The nature gap is not just a social issue, but also a systemic one. Living in New York City, my closest connection to nature is Van Cortlandt Park and the Bronx Zoo. It’s challenging to connect to nature in New York City. The breathtaking views of upstate New York aren’t accessible by the subway. Feeling trapped in this concrete jungle I call home, and the culture of being socialized in an Afro-Latino household, nature feels farther than it actually is. Having had the privilege of studying abroad in Spain during my first year of college, I was introduced to mountaineering by Maxim and I finally got to answer the call of nature.
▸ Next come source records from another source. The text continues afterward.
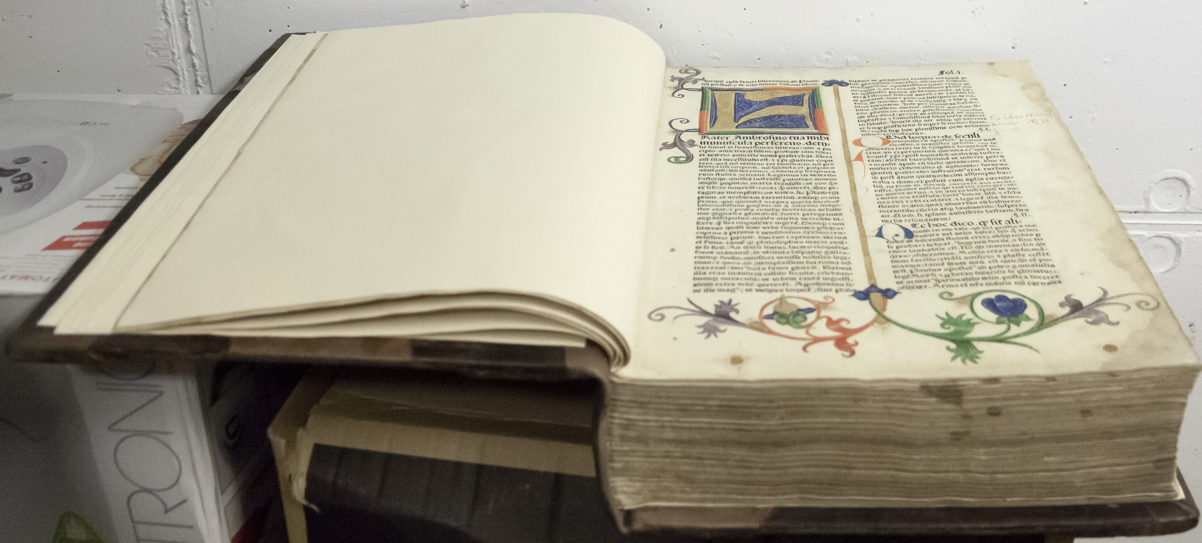 Die Koberger Bibel von 1483 ist das älteste Buch der Auricher Landschaftsbibliothek und stammt aus der Sammlung des ersten preußischen Regierungspräsidenten Christoph Friedrich von Derschau.
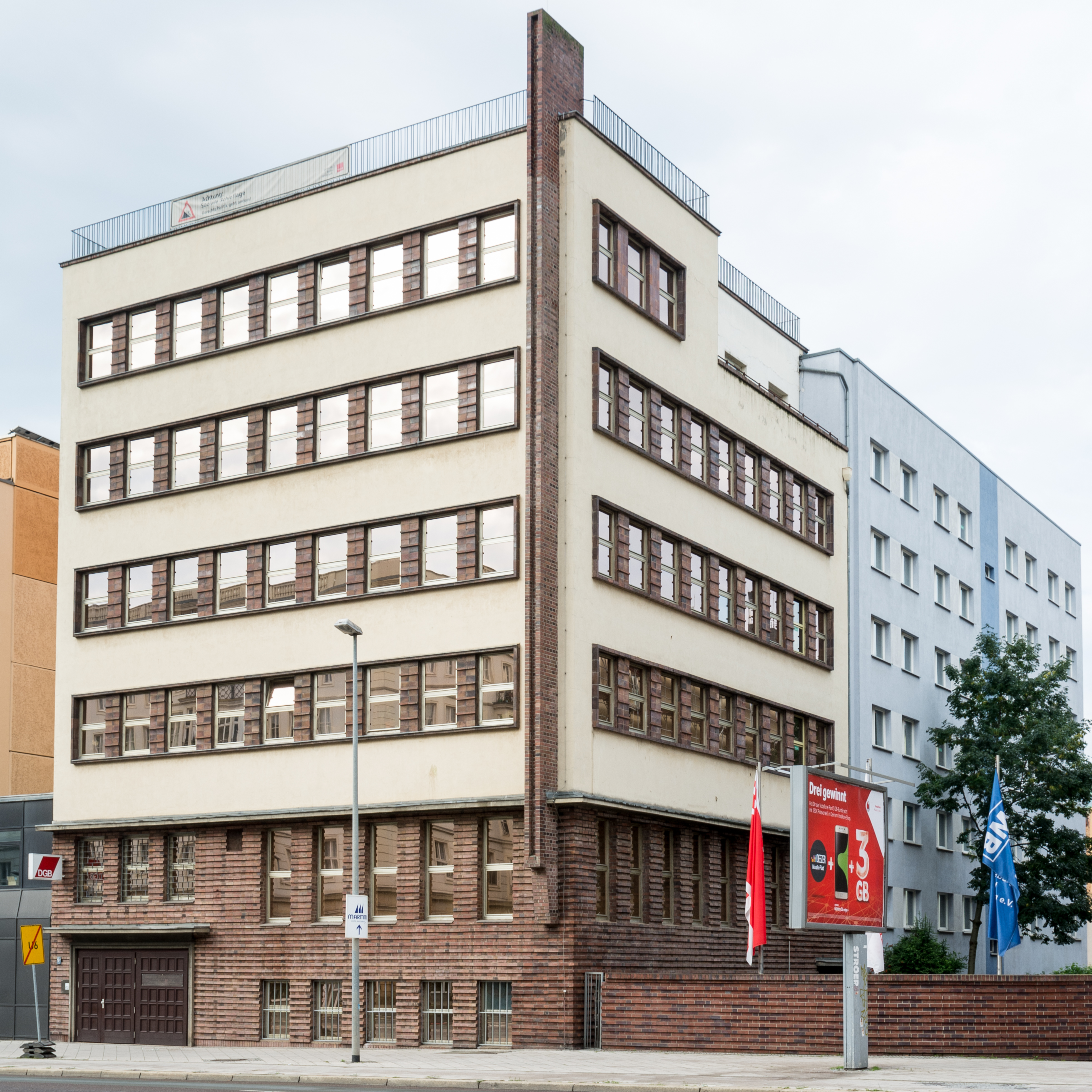 Haus der Gewerkschaften, Otto-von-Guericke-Straße 6 in Magdeburg-Altstadt. This is a photograph of an architectural monument.It is on the list of cultural monuments of Magdeburg
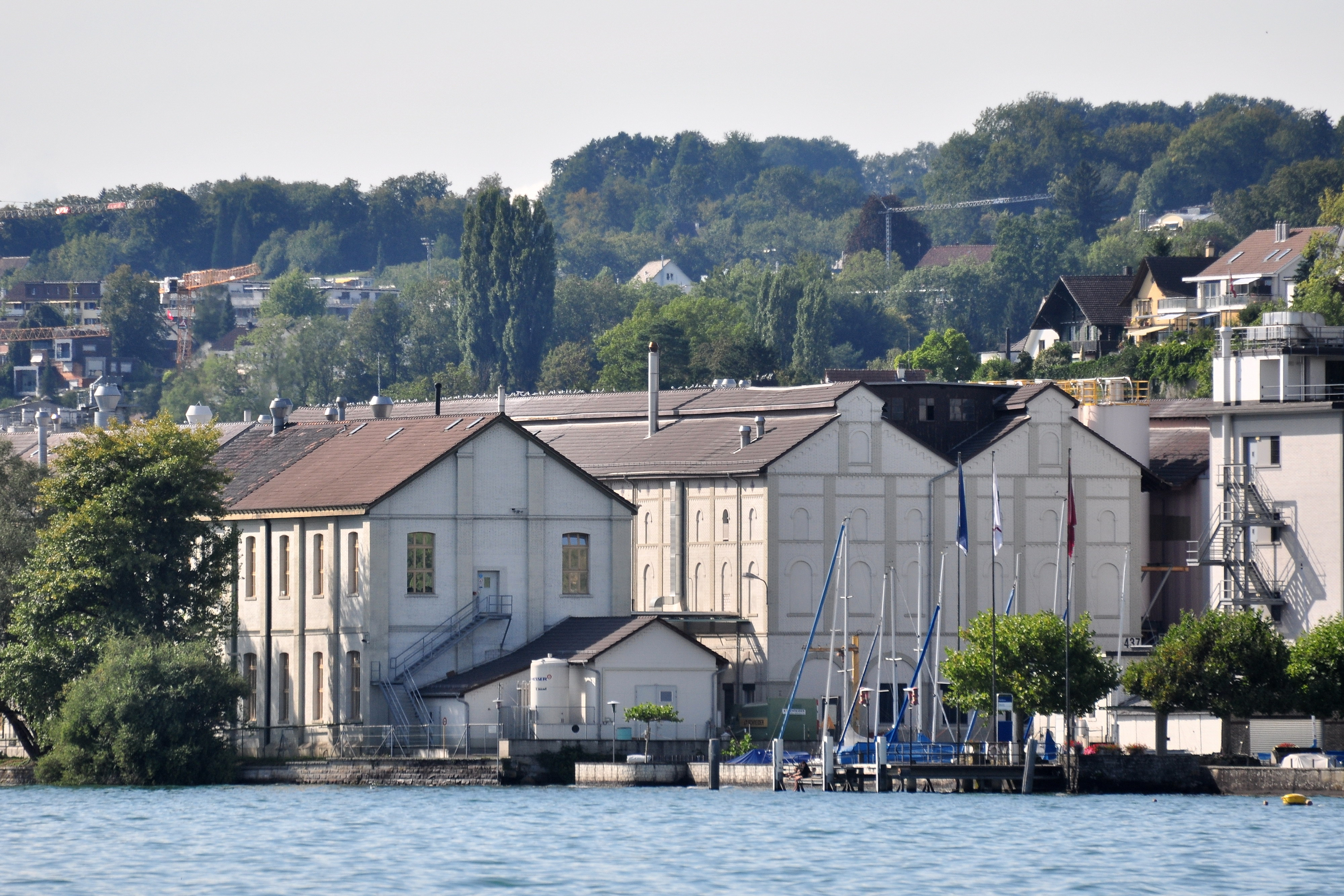 Chemische Fabrik in Uetikon am See (Switzerland) as seen from Zürichsee-Schifffahrtsgesellschaft (ZSG) paddle steamship Stadt Rapperswil
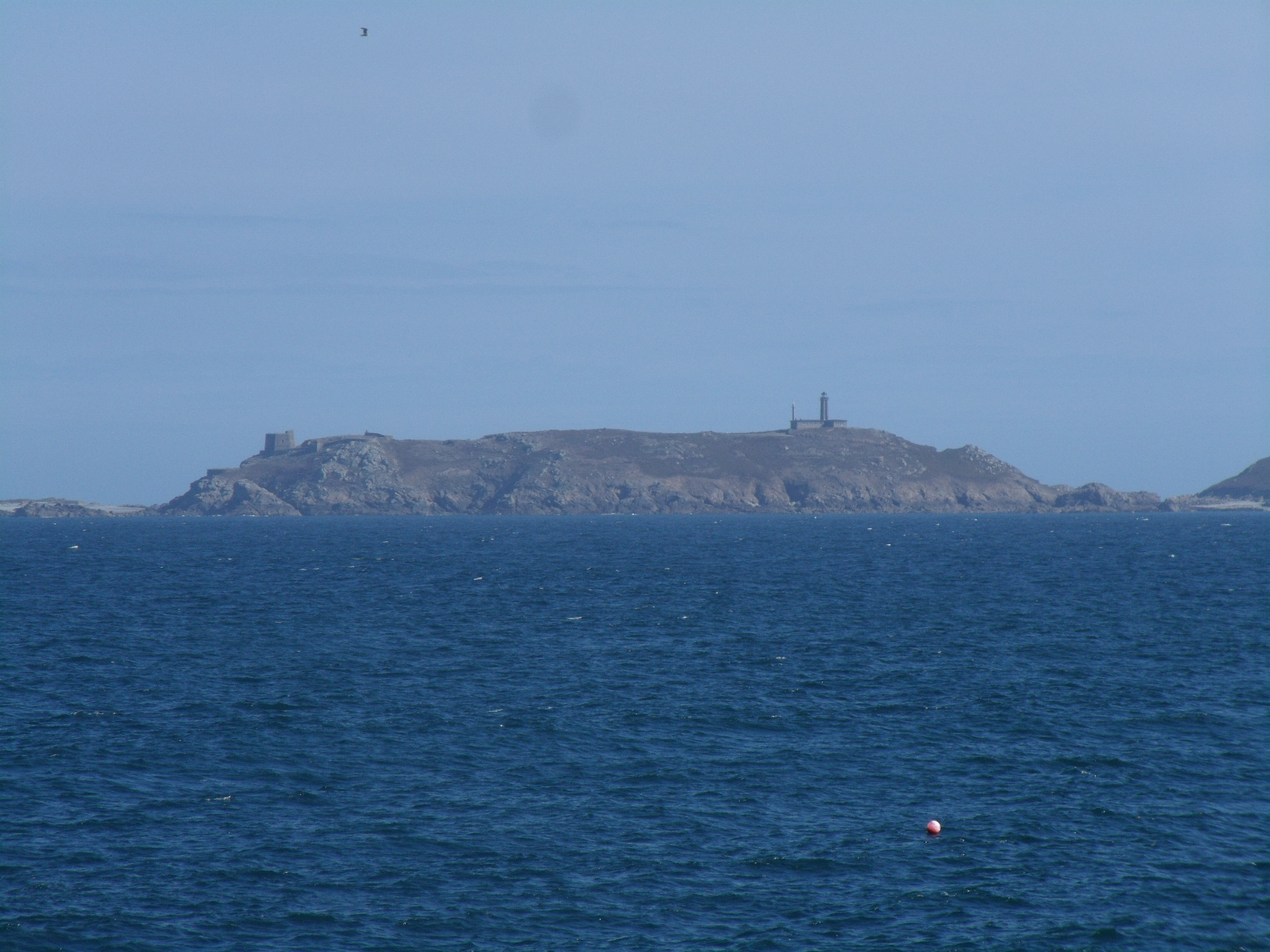 L'Île aux moines vue de l'Île Renote
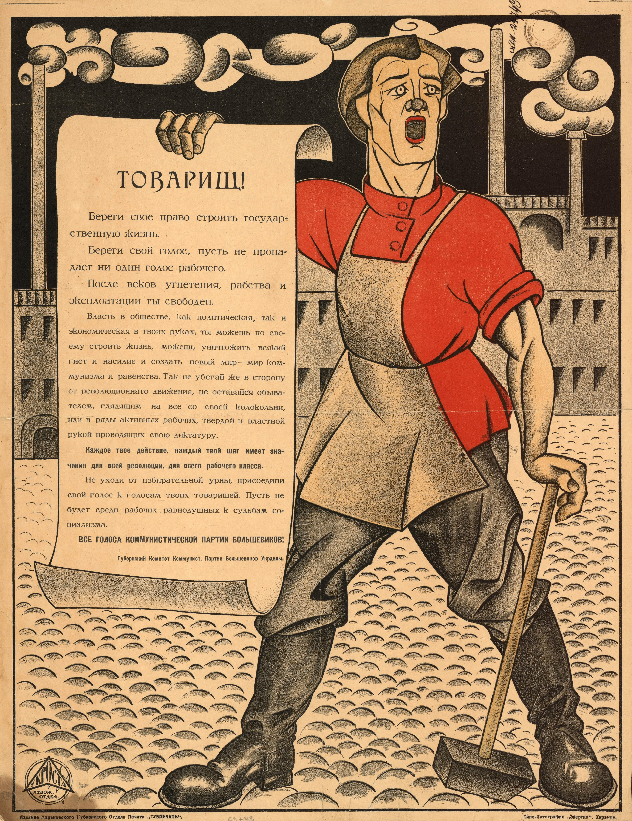 Плакат «Товарищ! Береги своё право строить государственную жизнь». Харьков : Художественный отдел УкрРОСТА ; Харьковский губернский отдел печати «Губпечать», [б. г.] (Харьков : Типолитография «Энергия»). Цветная литография, 1 лист, 63×48 см
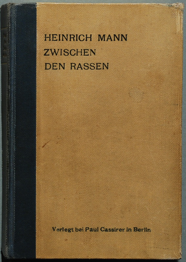 Mann, Heinrich: Zwischen den Rassen. Roman. München: P. Cassirer 1907, 576 Seiten. 1.Auflage; Original-Halbleinen des Verlages Paul Cassirer, Berlin, der die Auflage vom Verlag A. Langen übernommen hatte.
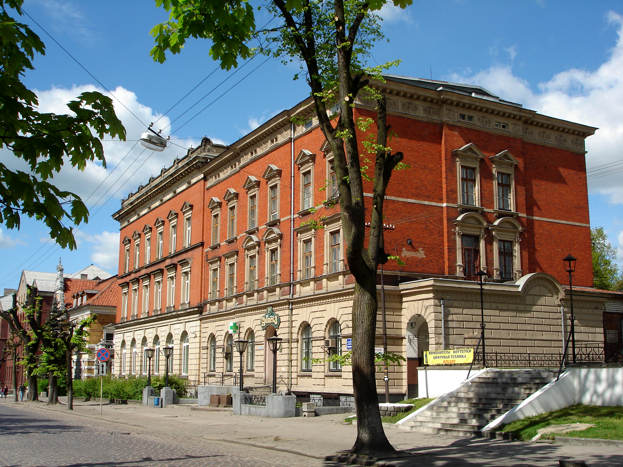 Gebäude in Tschernjachowsk (früher Insterburg) in der Oblast Kaliningrad, Russische Föderation.
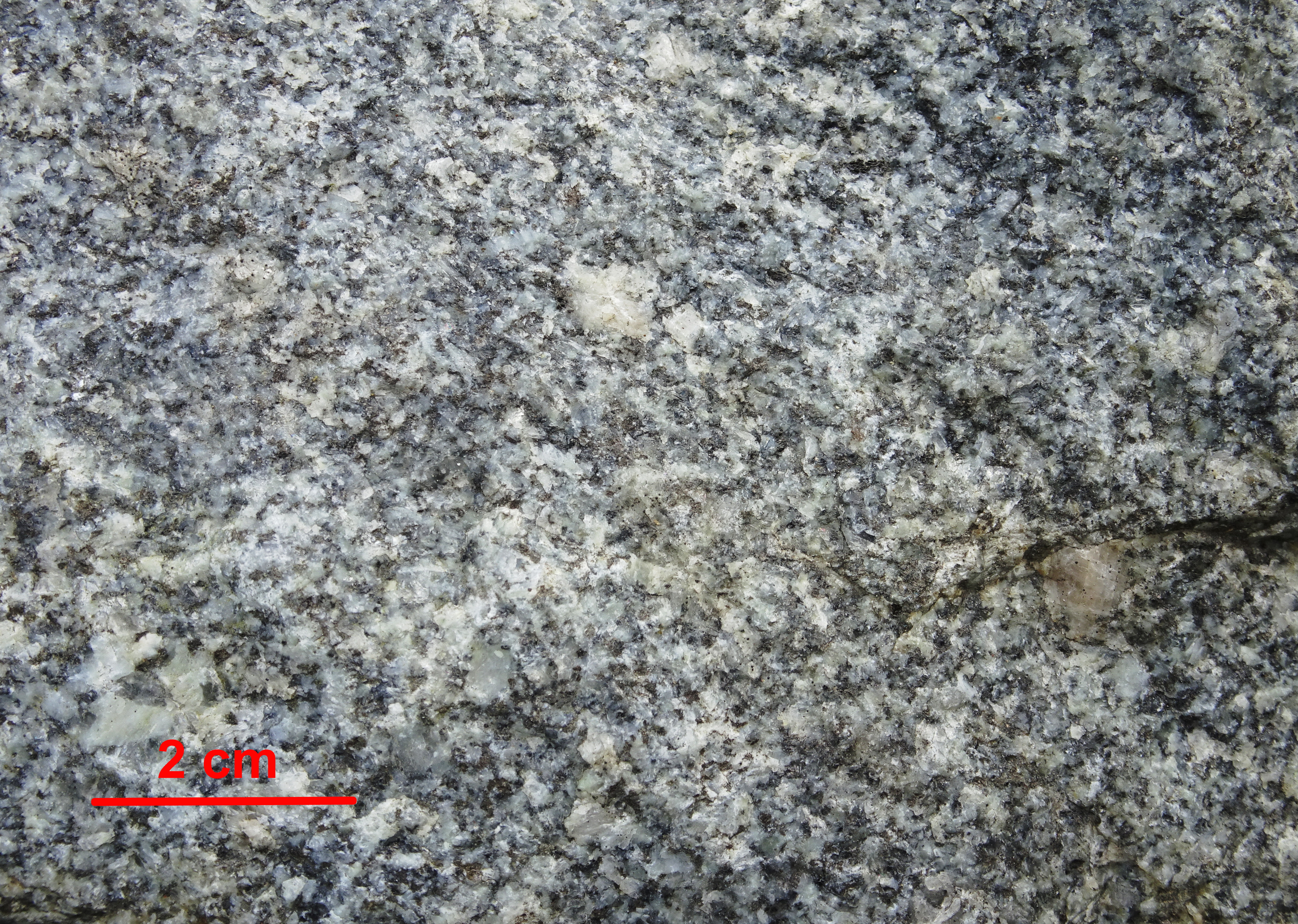 Grå-blå granit från före detta Huvudsta stenbrott

I hiked cinematic landscapes in Portugal, Spain and Andorra — healing my inner child who wanted to explore the world beyond my local park.
According to analyses of federal data cited by the National Health Foundation and NC State’s College of Natural Resources, nearly 70 percent of visitors to national forests, wildlife refuges and national parks are white, even though people of color make up about 40 percent of the U.S. population. Surveys indicate that people of color have less access to parks, trails and outdoor recreation due to socioeconomic inequalities. Factors such as income, transportation, time off and access to gear all contribute to obstacles to participating in outdoor recreation.
When these barriers to the outdoors are paired with socialization that reinforces this segregation, hundreds of thousands of youth are discouraged from potential passions, bonding experiences and healthy relationships with the natural world around them. Traveling to these new places and meeting people in hiking shops, I felt a sense of community, but I also noticed who wasn’t there.
I felt a sense of pride seeing a lack of diversity at Joshua Tree, and acknowledging my presence as important only fueled my desire to climb. Eventually, I reached the top of a couple of boulders and was amazed at how thrilling and natural it felt. Learning the mechanics of safely belaying with Maxim took a lot of trial and error, but his patience — along with nearby climbers’ — supported me through it. It reflected a kind and inclusive community of climbers already present at Joshua Tree.
The learning process was tricky and high-pressure. Between the heat and the exhaustion of figuring it out, I questioned why I was pursuing this. It all began to click when Maxim poetically explained scrambling, a form of climbing that uses just your hands and feet. With his hand on the boulder, he showed how perfectly his fingers latched onto a hold of this rock.
“These boulders were made to be climbed by humans,” he told me.
Hearing the word “humans” opened my eyes to the fact that nature itself is indifferent to race, unlike the sports and social constructs created by people. Besides the primal urge to do dangerous things for the fun of it, his insight inspired me to view climbing as an experience that challenges what humans are capable of.
If the trees and mountains call to you, too, you’re allowed to follow and answer them. Even if you don’t, it may be worth a few hours to close your laptop, wander among the trees and maybe ground your bare feet in the grass. When we are pushed away from nature, we miss out on a connection that is fundamental to our spirit and well-being.
My presence, and that of any marginalized group, is important in these spaces, as the gifts of this planet are meant to be shared.
My new response to my father’s jokes is — “This isn’t some white people’s shit. This is some human shit.”
Nicholas Rubiera, a Pipe Dream Opinions intern, is a sophomore majoring in sociology.
Views expressed in the opinions pages represent the opinions of the columnists. The only piece that represents the view of the Pipe Dream Editorial Board is the staff editorial.